Balancing hope and grief on Main Street in Portland

Cody Stigall is a manager at Coava Coffee Roasters on the corner of Southeast Main Street and Grand Avenue in Portland.

He felt both hesitation and relief when he heard the mask mandate was ending. Hesitation that a new coronavirus variant could swamp hospitals again and masks would return. Relief that, at least for now, he can stop wearing one every day.

“I miss seeing people’s faces. And miss seeing people’s smiles. And I just miss that connection. With customers and with my co-workers,” he said.

Stigall and his wife, who are vaccinated and boosted, got COVID-19 along with their three-year-old son during the omicron surge. And that experience of getting the virus, and getting through the virus, was meaningful. Stigall’s not as worried now. The shop’s big, open layout is also reassuring.

So Stigall is optimistic about moving forward, despite enduring the virus’s toll.

“My dad actually passed away from COVID back in November of ‘20,” he said.

That was before vaccines were available.

“That experience of losing my dad changed my perception of COVID and I’ve taken it very serious for a long time. And have been very cautious and I still got it. But I was lucky enough to be OK. So, I’m just thankful for that,” Stigall said.

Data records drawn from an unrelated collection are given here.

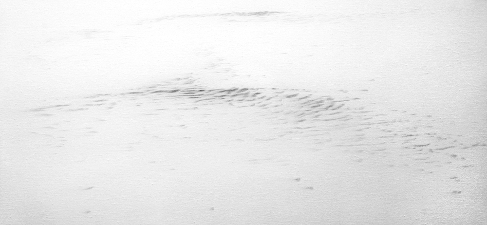 huile sur toile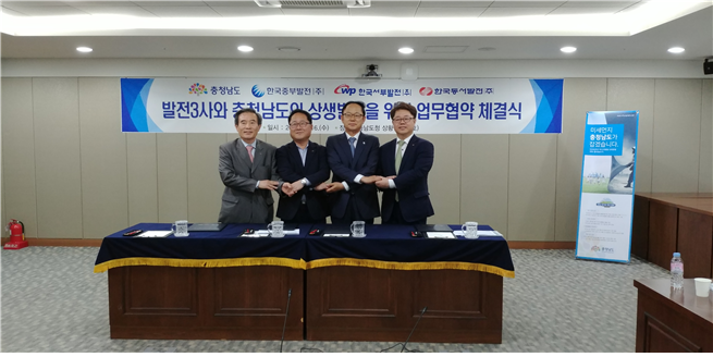 2018. 5. 16. 발전3사-충청남도 상생발전 업무협약식 체결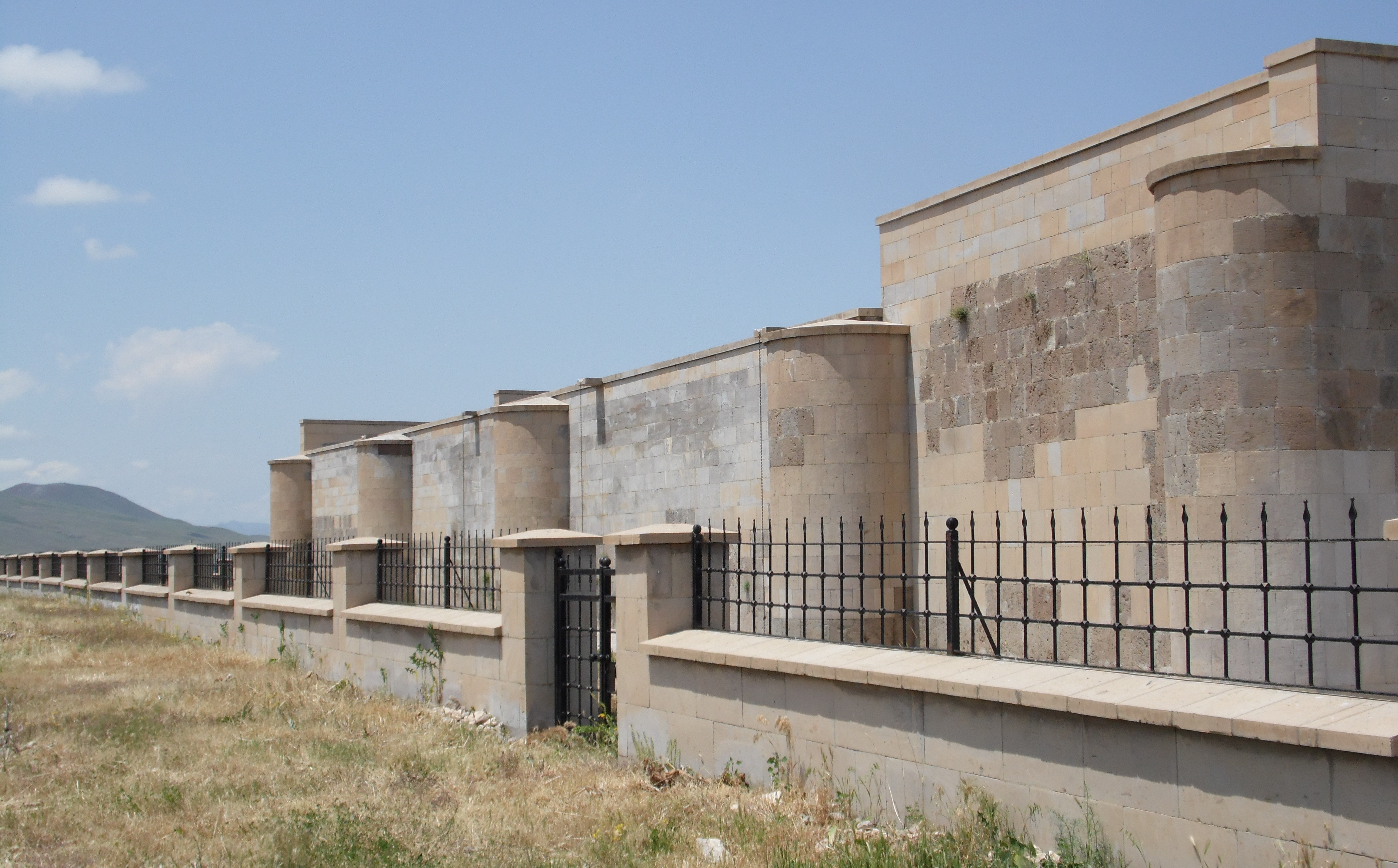 ığdır kervansaray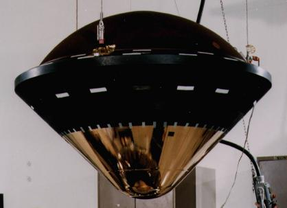 Sonda esapcial Galileo durant l'ensamblatge final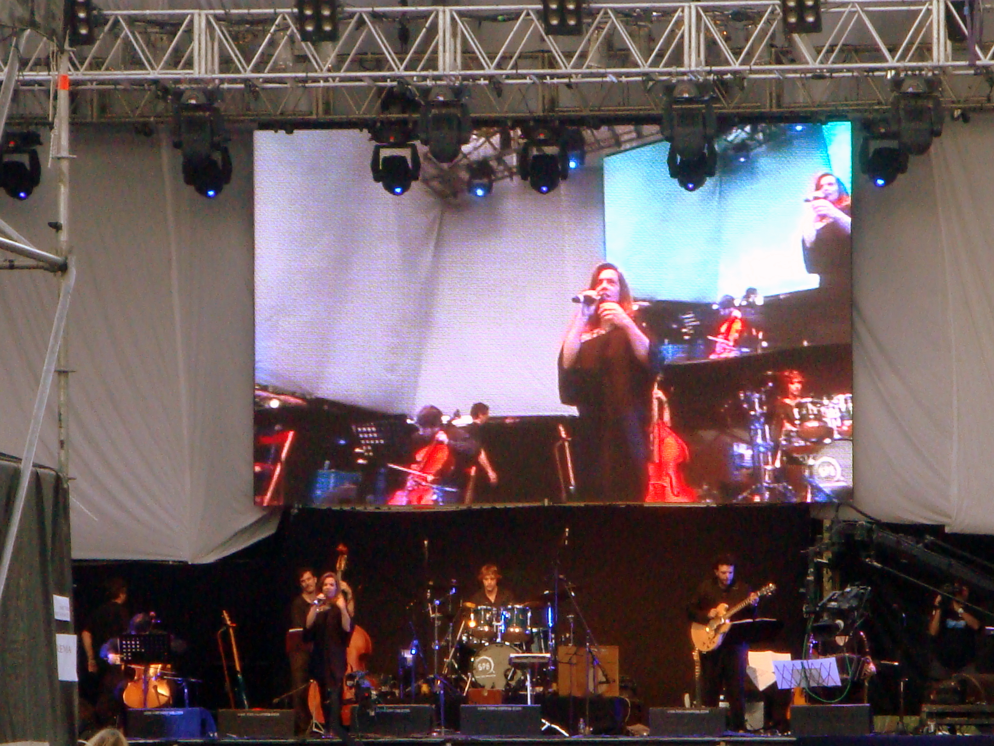 Sandra Mihanovich durante un recital en Buenos Aires, el 1º de mayo de 2010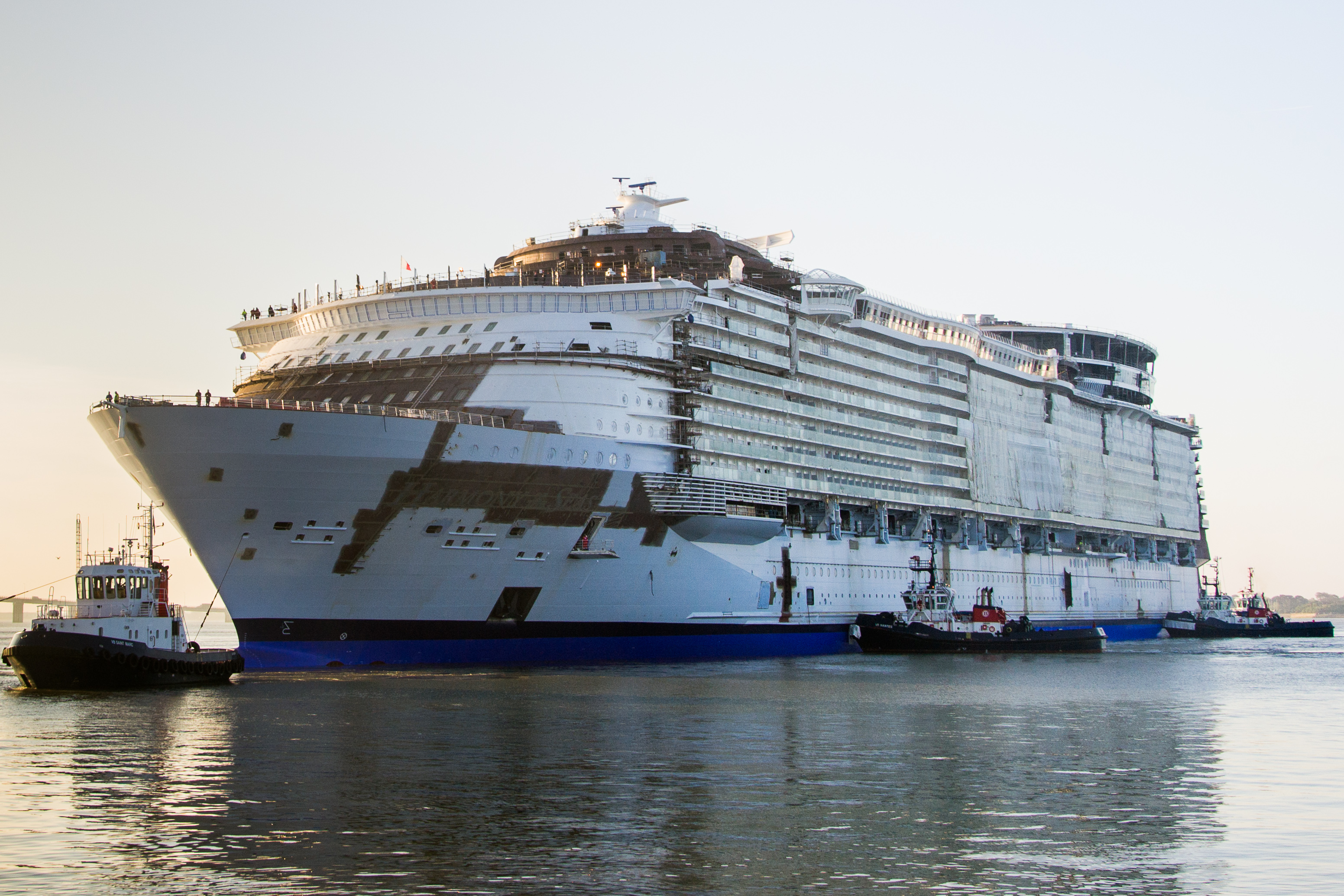 Le Harmony of the Seas lors de son changement de bassin pour son armement au Chantier naval de Saint-Nazaire en Juin 2015.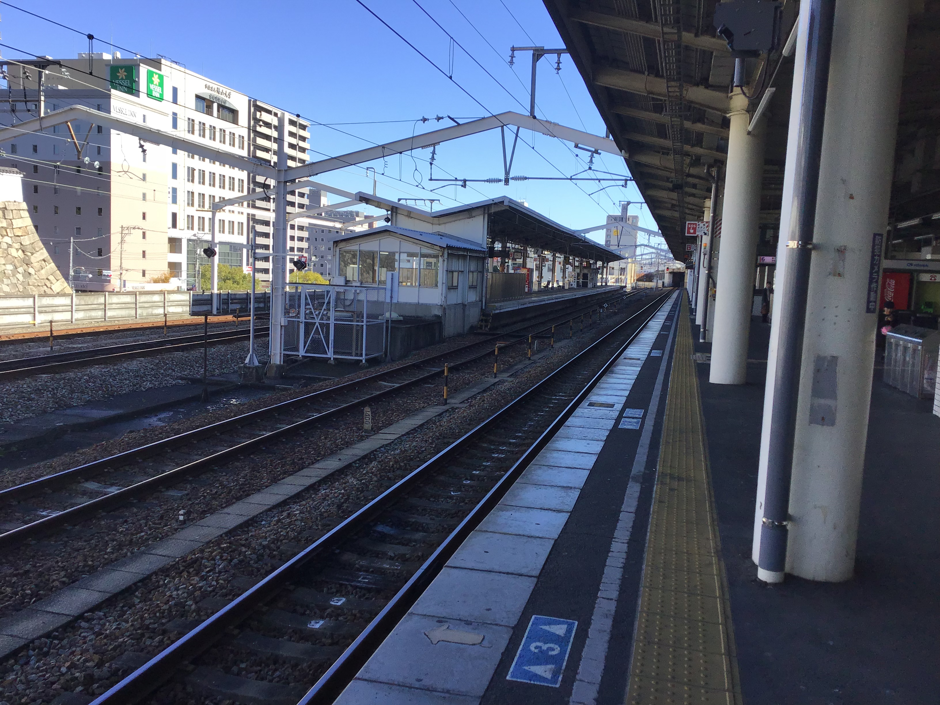 福山駅山陽線ホームより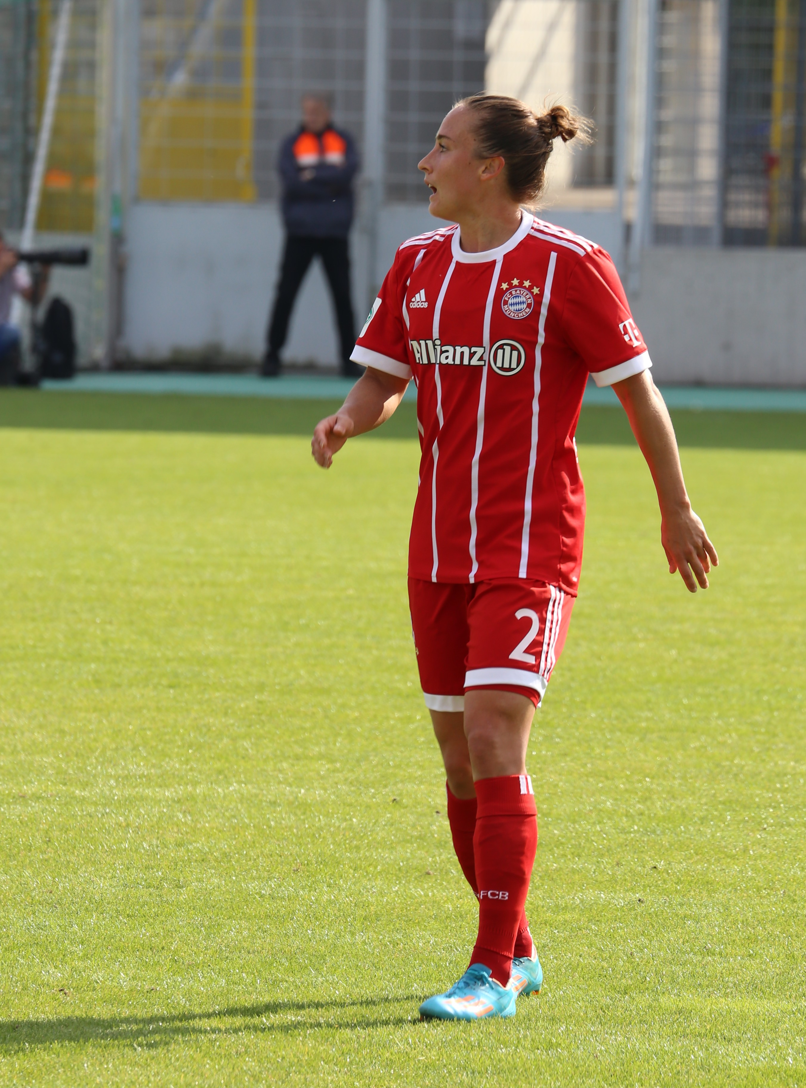 Gina Lewandowski beim Frauen-Bundesliga-Spiel FC Bayern München gegen 1. FC Köln am 24. September 2017 im Stadion an der Grünwalder Straße (Ergebnis war 2:0)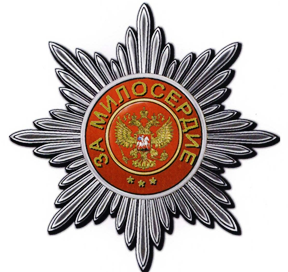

Maybe the end of the mask mandate, he said, is the light at the end of the tunnel for COVID-19 restrictions.

As the clock ticked down to the mandate’s end, Paul Strobel, a State Farm insurance agent on Main Street in Estacada, also felt positive.

“Come Monday, we’ll take down our Masks Required sign and look forward to seeing people’s smiles again,” he said.

And if a new variant should again threaten hospital capacity and force a new round of pandemic restrictions?

“If things change,” he said, “we’ll put the Masks Required sign back up.”